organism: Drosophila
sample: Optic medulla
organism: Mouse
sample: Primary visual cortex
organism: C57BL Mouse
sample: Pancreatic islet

------

- Task objective -
Each record must be reproduced exactly. Keep every one.

- Exercise solution -
organism: Drosophila
sample: Optic medulla
organism: Mouse
sample: Primary visual cortex
organism: C57BL Mouse
sample: Pancreatic islet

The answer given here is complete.